The first page of the book displayed the title “The Engirlneers,” and that page and the last page displayed a circular seal with “Engirlneer” in the center. The second page stated, “Learn how to become an Engirlneer at www.engirlneer.com.”
In September 2017, Ms. DeVivo’s website, using the domain name engirlneer.com, went online and it prominently featured the ENGIRLNEER mark in large lettering on the top of every page. The website contained a series of young fictional female characters with interests in STEM-related fields. Although it did not directly refer to them as “engirlneers,” one webpage included the heading “The Engirlneers” above a depiction of the characters. By November 11, 2017, her downloadable book about such characters had been added to her website.
About one week after Ms. DeVivo’s book appeared on her website, Celeste Ortiz filed an intent to use application to register the standard character mark ENGIRLNEER for sweatshirts and shirts, cups and mugs, and lanyards for holding badges and keys.
Ms. DeVivo opposed that application in the Trademark Trial and Appeal Board (TTAB) based on her earlier uses of the same unregistered mark.
The TTAB sustained the opposition. It found that Ms. DeVivo had established priority of use for the mark ENGIRLNEER in connection with her website and her downloadable children’s book. Further, it found that the term ENGIRLNEER served more than just as the source identifier for the physical book but also served to inform the public about the quality and suitability of the subject matter of the book.

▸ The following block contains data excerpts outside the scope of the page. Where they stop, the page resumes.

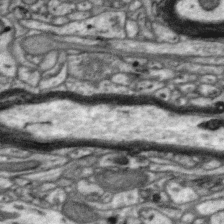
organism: Zebra finch
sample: Brain
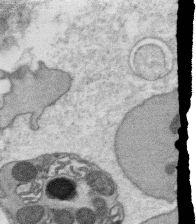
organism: C. elegans
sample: C. elegans oocyte; sperm cells
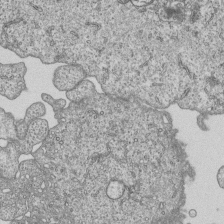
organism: Human
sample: MDA-MB-231 cells
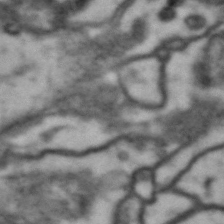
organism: Drosophila
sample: Brain
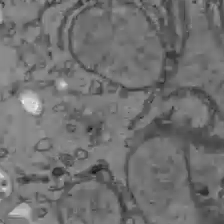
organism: C57BL Mouse
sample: Liver
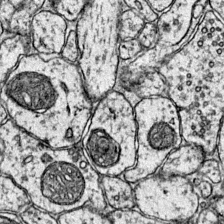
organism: Mouse
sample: Primary visual cortex
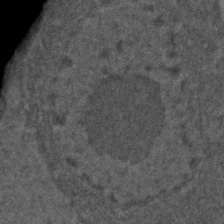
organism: C. elegans
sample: C. elegans embryo

Even though ENGIRLNEERS was in the book’s title, the TTAB found the term ENGIRLNEER to be protectable as a mark. The TTAB was influenced by that term’s additional placement, apart from the title, in the circular seal on the first and last pages, and its second page invitation to the reader to ”learn how to become an engirlneer.” It also noted Ms. DeVivo’s maintenance of and updates to, her ENGIRLNEER webpages containing educational information in the STEM fields for young women and girls pursuing a career in these fields.
The TTAB went on to find that the applied-for goods were all commercially related to books and the provision of educational and professional information in the STEM fields. Because the marks were identical, the required degree of similarity of the goods or services to find a likelihood of confusion was diminished. The TTAB stated that the goods would be sufficiently related if they would or could be encountered by the same persons under circumstances that could give rise to the mistaken belief that they originate from the same source. TTAB found that Ms. Ortiz’ goods were of a type that tended to be collateral goods, were low-priced goods subject to impulse purchasing, and that third-party registrations suggested that the parties’ goods and services were of a type that might emanate from a single source.
It is well established that the repeated use of a term in the titles of a series of books can be protected and registered as a trademark. But in addition, the use of a term in the title of a single book also may enjoy protection if that term is used elsewhere in the book in a manner that purchasers would regard as a trademark designating the source of the book and is used on a website promoting the same subject matter.
Shannon DeVivo v. Celeste Ortiz, Opposition No. 91242863 (T.T.A.B. March 11, 2020).